Cubist Pharmaceuticals, Inc. (NASDAQ: CBST) today announced that it has completed the previously announced acquisition of Trius Therapeutics, Inc. (NASDAQ: TSRX) for an aggregate upfront cash consideration of approximately $704 million. Effective today, Trius common stock will cease to be traded on the NASDAQ.
“We are very pleased to complete this acquisition and welcome the Trius team to Cubist,” said Cubist Chief Executive Officer Michael Bonney. “Trius is an excellent strategic fit, and its lead product candidate, tedizolid phosphate, has the potential to be an important new treatment in the fight against resistant infections. The need for new treatments to combat drug resistant bacteria is growing, and we will work diligently to bring this antibiotic product candidate to market in order to help hospitals and their patients combat these infections. This transaction is also an important step towards achieving Cubist’s
Building Blocks of Growth
and continuing our track record of driving shareholder value over the long term.”

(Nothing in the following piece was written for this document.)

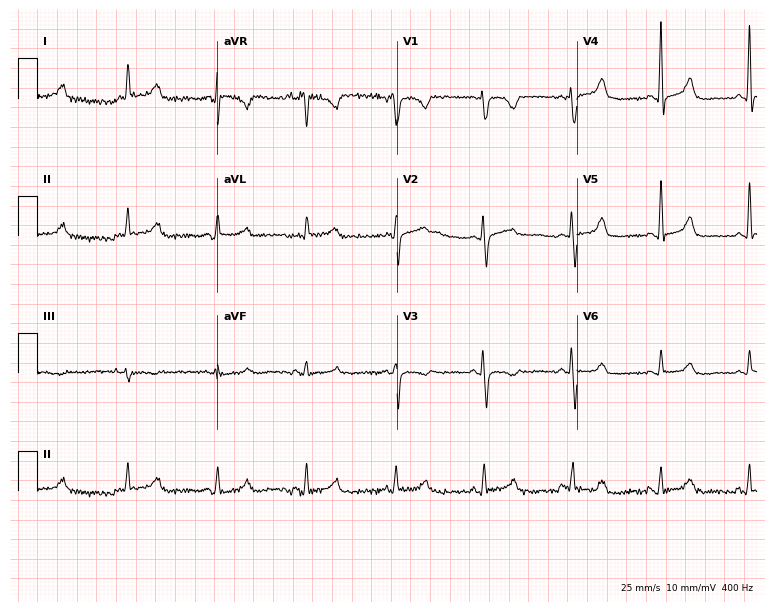
ECG (7.3-second recording at 400 Hz) — a 63-year-old woman. Labelled as a normal ECG.

Cubist Pharmaceuticals, Inc. is a biopharmaceutical company focused on the research, development, and commercialization of pharmaceutical products that address significant unmet medical needs in the acute care environment. Cubist is headquartered in Lexington, Mass. Additional information can be found at Cubist’s web site at
Forward Looking Statements
This press release contains forward-looking statements within the meaning of the Private Securities Litigation Reform Act of 1995 and other federal securities laws. Any statements contained herein which do not describe historical facts, including but not limited to, statements regarding: Cubist’s acquisition of Trius, including the anticipated strategic benefits of the acquisition; the therapeutic and commercial potential of tedizolid phosphate; and our progress against our Building Blocks of Growth long-term goals, are forward-looking statements which involve risks and uncertainties that could cause actual results to differ materially from those discussed in such forward-looking statements. Such risks and uncertainties include: the ability of Cubist to successfully integrate Trius’ operations and employees; the anticipated benefits of the transaction may not be realized; risks related to drug development and commercialization; the ability of Cubist to achieve its Building Blocks of Growth long-range goals, including as a result of Cubist’s ability to continue to grow revenues from the sale of CUBICIN® and ENTEREG®, generic and other competition, manufacturing issues, Cubist’s ability to successfully develop, gain marketing approval for and commercially launch its product candidates for their planned indications and on their expected timelines, and Cubist’s ability to discover, in-license or acquire new products and product candidates; and those additional factors discussed in Cubist’s and Trius’ most recent Quarterly and Annual Reports on Forms 10-Q and 10-K filed with the Securities and Exchange Commission. Cubist and Trius caution investors not to place considerable reliance on the forward-looking statements contained in this press release. These forward-looking statements speak only as of the date of this document, and Cubist and Trius undertake no obligation to update or revise any of these statements.